FE Power Forums
FE Power Forums => Non-FE Discussion Forum => Topic started by: Gaugster on December 04, 2021, 08:46:48 PM
-
I have my Ford 9" completely disassembled for a rebuild. Is gluing a magnet to the bottom interior a good recommendation? Picture shows the JB weld and magnet I could use. One of my books suggested to do so for a little extra insurance. New 3.89 ring and pinion, Moser 31 spline axles and a Powertrax Grip Pro (spiral gears) posi.
-
If ya have a welder or Friend that can... weld a drain in the bottom of ya housing while the 3rd member is out
Install a magnetic drain plug bolt ... or install the magnet
Ricky.
-
My 67 GT 500 has a magnet in the bottom of housing that is a donut shape. Being it's a pre-may 67 car the fill plug is in the back of the housing. I don't see how a magnetic fill plug would be of any value above the oil level.
-
A magnetic drain plug is probably the easiest if the housing has a drain. But an epoxied magnet in the housing is good too. We had a bunch of Rockwell R170's at work in a fleet with very short drivelines and they kept eating pinion bearings. Rockwell's solution was to JB Weld magnets in the housing as their sales pitch was it isn't a design problem but residual contamination. It didn't solve the pinion problem, but it did prolong the life quite a bit. Amazing how much crap they would catch.
-
I’m not sure it’s necessary to JB Weld the magnet to the housing, especially if it’s on the bottom of the housing. If you somehow launch the magnet off the bottom of the housing that would be the least of your worries. LOL
-
I’m not sure it’s necessary to JB Weld the magnet to the housing, especially if it’s on the bottom of the housing. If you somehow launch the magnet off the bottom of the housing that would be the least of your worries. LOL
I've never seen the need as on teardown the gear lube I've seen doesn't show any metal flakes. But, I'd instead slap a magnet, as noted, on the OUTSIDE of the housing as it would serve the same purpose. That or or drill it for a magnetic drain plug as then one could easily drain it for a fluid change and check for metal particles.

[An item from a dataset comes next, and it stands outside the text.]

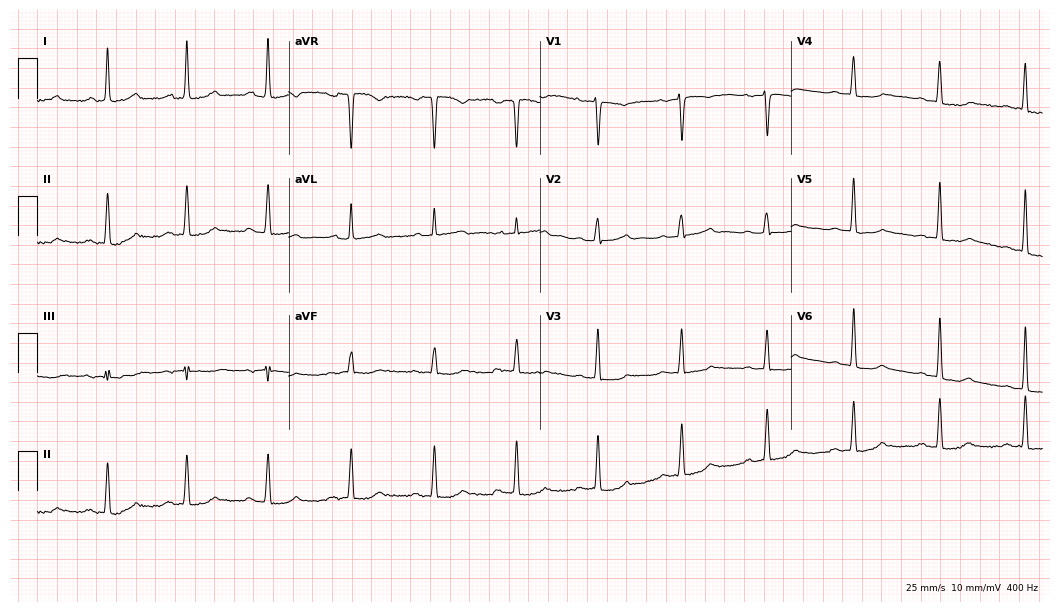
Electrocardiogram, a woman, 48 years old. Of the six screened findings (first-degree AV block, right bundle branch block, left bundle branch block, sinus bradycardia, atrial fibrillation, sinus tachycardia), none is recorded.

I do so on stick trannys, especially new ones, just to be sure any machining/assembly crap gets caught by the magnetized drain plug.
-
Last time I saw metal in a rear end, the 90w looked like murky silver paint. Not much that a magnet would do to help that. Agree with doing a drain plug on the bottom of the housing, mag plug or not. Mine does not have it and I wish it did, primarily for ease of draining to switch center sections.
-
I agree epoxy is not necessary, but using the JB Weld was the axle manufacturers procedure and since these were all warranty supplied parts we followed their process. The magnetic did extend the service interval. We went from around 260k miles on a diff to consistently over 300k.
In most performance/street car applications I'm not sure it helps as the oil tends to get drained quite often in terms of mileage so unless something is coming apart there is a pretty low level of contamination.